Ok - deep breath - I had a violent Ex. I dreaded my daughter one day suffering at his hands, but I did let her go to him every weekend as he had never harmed her. It was so hard, I was so worried. Yes I knew he loved her and she loved him. Then he took her to Greece one year (three years after our separation) when she was 13 and she left her purse on the table of a bar that he had refused to leave until about 2am, he was very drunk (an alcoholic). She said that he had pinned her up against a wall by her throat (very Nigella) and she had been so afraid, stuck there in a country with no-one to turn to apart from his girlfriend, who resented her being with them anyway. She steered as clear of him as she could for the remaining two days, burst into our house when he brought her back without saying goodbye and I could tell from the way he slunk off that he had done something that he was ashamed of.

I reminded him that now she was 13, he couldn't force her to see him, it was up to her. She made excuses not to see him for a few weeks, gradually seeing him again but not quite as often. I let her call all the shots, despite him being a real pain in the neck and saying I should make her see him. I just felt, he is her real father, I don't want her blaming me in latter years for not staying in contact. So when my now husband and I decided that we had had enough of living close to him purely to enable her to see him easily, we gave her the choice to stay with him or come with us. She had so many friends in the area, and other family, that I think we were all surprised when she chose us. He kidnapped her for a few days, blaming me. It was entirely her own choice.

I put myself through all that for her, He was awful when he came round, frequenntly didn't bring her back when he should have done, sometimes days late, was abusive and a stalker and I would never put myself through that again, ever.

I only discovered years later that when my daughter wanted to tell him something that she knew he wouldn't like, she said that it was my idea. Not everything is as clearcut as it appears on the surface, but of course i would be devastated if it were to happen to my own gentle caring son. But maybe he too could turn into an alcoholic one day and hide it from me.

NfkDumpling Fri 21-Jun-13 13:59:15

Oh, Jane it sounds as if you went through hell and was very brave to let him still have contact. I think if I were in your shoes he would have found himself an estranged father.

It must be nearly impossible for courts to accurately judge a person's character - appearances can be so deceptive, some gentle sons of gentle mothers may not be so gentle in the emotional frenzy of a marriage breakdown.

LizG Fri 21-Jun-13 14:19:32

Sorry Maniac since reading your comments on the other thread I have had several attempts to reply on here. Each time I have cleared it down because it has all proved too painful. I appreciate how difficult this subject must be for you but sadly I so wish there was an organisation called 'Mothers for Justice'. Between my ex son in law and the Government my daughter's life has been made a misery and actually, though she is far from perfect, through no fault of her own.

I have to say when I saw the heading on this thread last week and knowing of my feelings I decided to keep well clear.

janerowena Sat 22-Jun-13 18:37:28

I should have added, I hid what he was like from everyone, including his mother who I loved dearly.
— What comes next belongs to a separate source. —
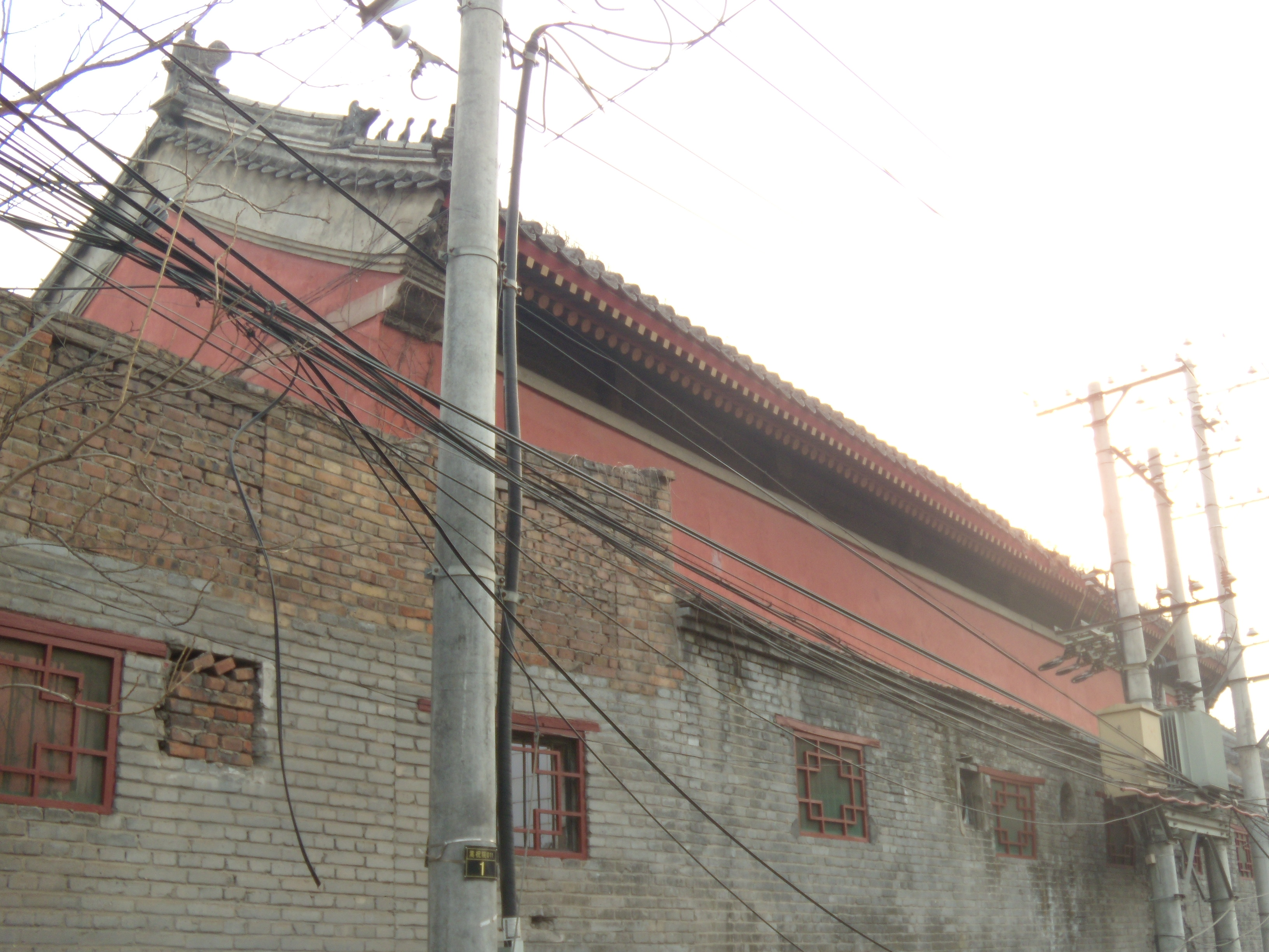 嵩祝寺北侧

It was pride, and always thinking that one day he would change. It was only when he hit me in public that I realised that I had to leave, and my friend who witnessed it offered me a place to stay. I also should have added that not only did he pin hmy daughter by the throat dangling up against the wall, he also made her walk all the way back to the bar by herself at almost 3am, where she was let in by some very surprised and slightly concerned waiters to retrieve her purse. There were other occurences later on, that was just the first.
Emotions are such a mess at times like this, it was hard to see my MIL because how can you tell a mother that her son is horrible? It's easier not to see them at all, in the same way that it's easier not to see the partner at all. She is dead now, and I miss her very much. Ex is still an alcoholic, leading his partner a merry dance.
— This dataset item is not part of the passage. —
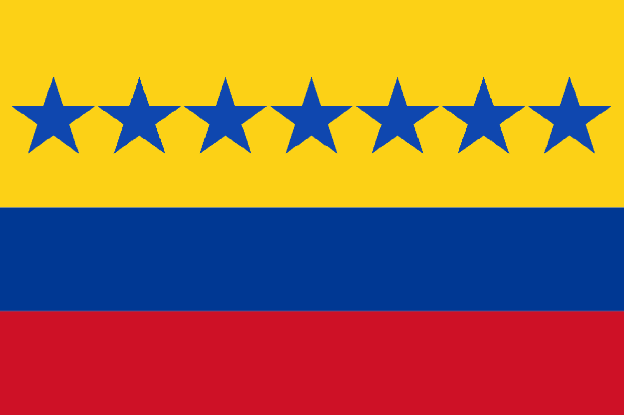 Bandera de la segunda república.

henetha Sun 23-Jun-13 14:54:22

I don't agree with vandalism, no matter what the cause, and it does not give a good impression of the people who do it. BUT, those who are separated from their children or grandchildren have my deepest sympathy.
I cannot imagine anything more heart-breaking than not being allowed contact, and those who deny contact should stop and think about what distress they are causing. It's pure selfishness, unless there is some
justifiable and overwhelming reason why contact should not be granted.

One of the worst things must be for fathers who have to put up with
another guy living in their house and having daily contact with the children. I hate ex-wives who do this.

Maniac Mon 24-Jun-13 13:25:21

Janerowena I’m sorry you had such a hard time with your ex.I admire your compassion and wisdom in allowing your daughter to make her own decisions.
I’m sure she will grow up a balanced and mature woman as a result of your attitudes .I wish you all well
I also didn’t tell my MIL about my ex’s infidelities and drinking.I wrote to her saying that I would like to keep in touch with her but my SIL wrote requesting that I refrain from further contact.I certainly wouldn’t have dreamt of denying her contact with her grandchildren –they were almost adults by then..
I have an amicable relationship with my ex and visit him in his care home.He's recently moved to be near my daughter in Cheshire.

Stansgran Mon 24-Jun-13 13:48:55

Perhaps this man was having a medieval cry for help. Putting a plea to the Queen. I know she has no authority but perhaps it was a last resort who else can I turn to feeling.

Maniac Wed 26-Jun-13 12:06:22

LizG You may like to know that there is a website Justice and also MATCH Mothers Apart from their Children.
I'm sorry to hear your DD had trouble with ex SIL and Govt -which dept was that?
My opinion of British justice especially in Family Justice courts is at rock bottom but in 90% of cases the bias is against fathers -hence the desperate pleas .
Look forward to seeing you again soon.

Maniac Wed 26-Jun-13 13:09:17

Oops ! that link didn't work .It is www.mothers4justice.co.uk

celebgran Wed 26-Jun-13 13:52:58

My niece has stopped herm3 girls 6 t and 4 from seeing their dad.think she lost the plot! He was so hands on and loving to them. He is is bits waiting of Court date now she has cut me out as I dared to speak to him!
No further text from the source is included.